The transvalvular gradient is mainly dependent on both SV and EOA [20]. The EOA is related to the GOA, which is, in turn, related both to the ID of the prosthesis and to the impedance of the leaflets, as they may reduce the area made available by the size of the inner ring. This is confirmed by our study, as reported in Table 1 and Fig. 2. Indeed, TRI, whose pericardial sheet is outside the stent, had the smallest ID but provided the largest EOA, with a Pi of 0.89 ± 0.13; this means that the internal area was almost completely available to the flow. MF displayed a similar trend; its Pi of 0.63 ± 0.08 being better than those of both MGs 0.50 ± 0.06 (P = 0.01) and SAs 0.56 ± 0.07, though in the case of this latter prosthesis, the difference did not reach statistical significance (P = 0.133). When the pericardial sheet is outside the stent, the stent itself must be thin; thus, we cannot exclude the possibility that the commissures are pushed outward during systole, thereby contributing to this large EOA. With such a Pi, it is plausible that the haemodynamic performance of TRI is close to that of a stentless valve, as recently shown during stress testing [21] and in a randomized study in patients with a small aortic annulus [22]. In the latter study, it was found that, in patients with an average native annulus of 2.1 ± 0.1 cm, the mean gradient on discharge was as low as 5.5 ± 3 mmHg for TRI vs 7.5 ± 4 for Freestyle, with a P-value close to significance (P = 0.06).
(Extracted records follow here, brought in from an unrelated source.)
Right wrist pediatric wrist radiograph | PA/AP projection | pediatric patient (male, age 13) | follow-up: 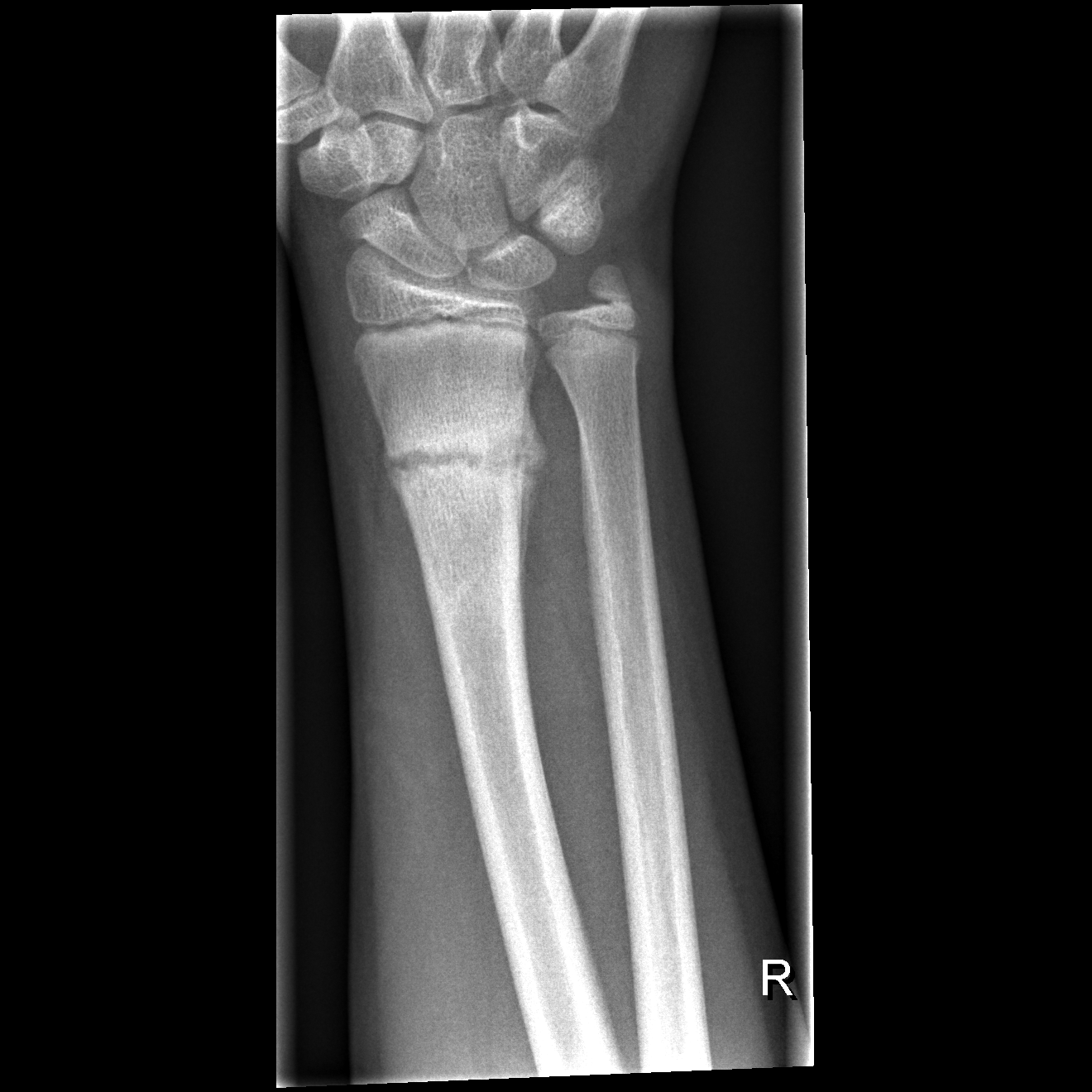
FINDINGS — AO code 23r-M/3.1; 23u-E/7. Periosteal reaction: 515,384,550,678. Fractures — 382,408,537,515 | 575,255,639,325.
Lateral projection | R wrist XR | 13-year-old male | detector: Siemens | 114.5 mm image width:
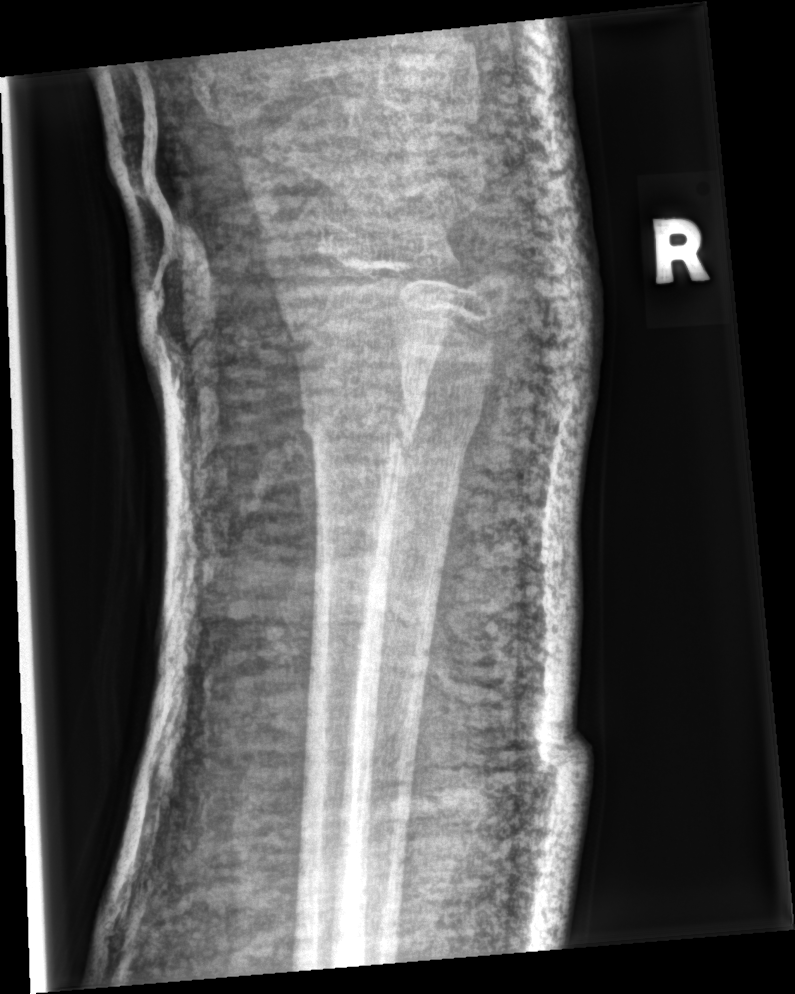
Fracture identified at (left=302, top=405, right=418, bottom=470) (left=397, top=379, right=493, bottom=448).
AO code 23-M/3.1.

In our study, we combined the haemodynamic reproducibility of the in vitro setting with the specificity of surgery by surgically implanting prostheses in a porcine aortic root. We were able to make a fair comparison among the four stented pericardial prostheses, as each prosthesis was implanted in the same anatomical conditions, following standardized sizing in order to avoid the biases of the manufacturers' sizing strategy. It is interesting to note how the aortic root-prosthesis interaction influenced the mean gradients, the SD of the mean gradient of the native valve being 5- to 10-fold smaller than the SD of the mean gradients of the prostheses. This confirms that the haemodynamic results differ according to the aortic root in which the bioprosthesis is implanted. Thus, comparisons of haemodynamic performance among prostheses of different brands in clinical studies are inaccurate, and the only way to obtain fairly reliable data on performance is to make comparisons on the basis of the actual native annulus diameter that the different bioprostheses fit.
Conclusion
The present study showed that prostheses with the pericardium housed outside the stent were more efficient, and that TRI displayed better haemodynamics than the other prostheses. This study also highlights how difficult it is to compare different types of prostheses in clinical studies and the fact that comparison has to be made at least by taking into account the native aortic annulus size. The role of the surgeon and the sizing strategy adopted appear to be very important in exploiting, or failing to exploit, the haemodynamic characteristics of the prosthesis.
Study limitations
Even though in this study all the conditions to which the prostheses were exposed were equal, the implantability characteristics of each bioprosthesis along with the surgeon level of experience in implanting a specific type of prosthesis might have influenced the results. However, these are biases difficult to neutralize because they are specific to the surgical act.
ACKNOWLEDGEMENTS
This study was supported by the FoRCardio Foundation (Fondazione per la Ricerca in Cardiochirurgia), Milan, Italy. We thank PierVirgilio Parrella (Principal Statistician, GSK Manufacturing SpA) for his assistance in the statistical analysis.
Conflict of interest: Giordano Tasca reports lecture fees from St-Jude Medical Italia SpA.